| DATA EXTRACTS |
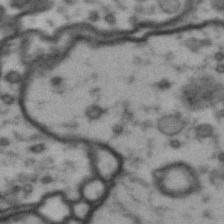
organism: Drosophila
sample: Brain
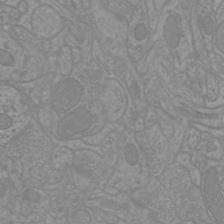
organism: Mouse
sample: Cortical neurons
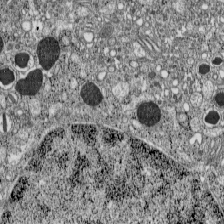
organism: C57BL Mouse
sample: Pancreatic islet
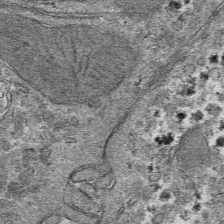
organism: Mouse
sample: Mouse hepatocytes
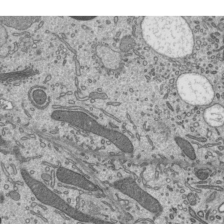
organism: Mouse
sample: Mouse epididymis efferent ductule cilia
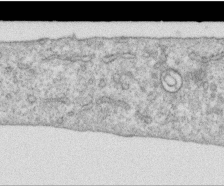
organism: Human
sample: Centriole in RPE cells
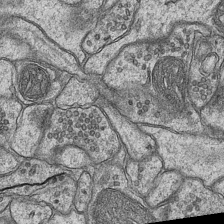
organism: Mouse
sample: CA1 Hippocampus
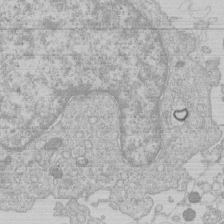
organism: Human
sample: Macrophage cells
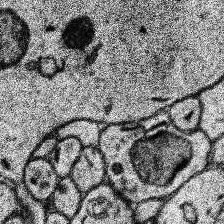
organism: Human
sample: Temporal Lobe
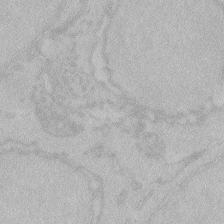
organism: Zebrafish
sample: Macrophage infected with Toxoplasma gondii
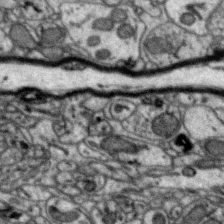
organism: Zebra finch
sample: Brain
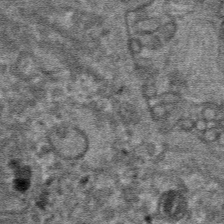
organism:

...

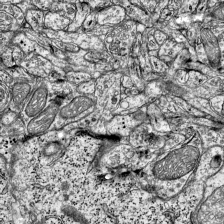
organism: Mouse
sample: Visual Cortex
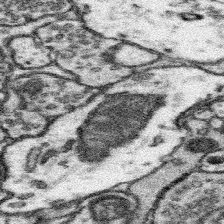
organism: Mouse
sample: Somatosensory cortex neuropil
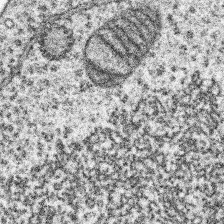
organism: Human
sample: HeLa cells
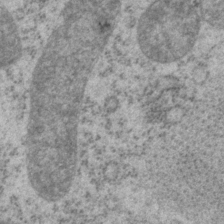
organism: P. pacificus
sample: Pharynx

---

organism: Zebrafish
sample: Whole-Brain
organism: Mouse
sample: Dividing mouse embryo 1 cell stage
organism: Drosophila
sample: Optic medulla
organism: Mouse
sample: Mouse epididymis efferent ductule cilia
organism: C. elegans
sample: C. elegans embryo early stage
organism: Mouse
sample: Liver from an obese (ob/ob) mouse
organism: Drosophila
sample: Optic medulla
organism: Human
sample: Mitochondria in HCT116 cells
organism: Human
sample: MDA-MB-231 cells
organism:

| PROMPT |
Filtering the entries above by the word "cells", copy each line that matches.

| RESPONSE TO THE EXERCISE |
sample: Centriole in RPE cells
sample: Macrophage cells
sample: HeLa cells
sample: Mitochondria in HCT116 cells
sample: MDA-MB-231 cells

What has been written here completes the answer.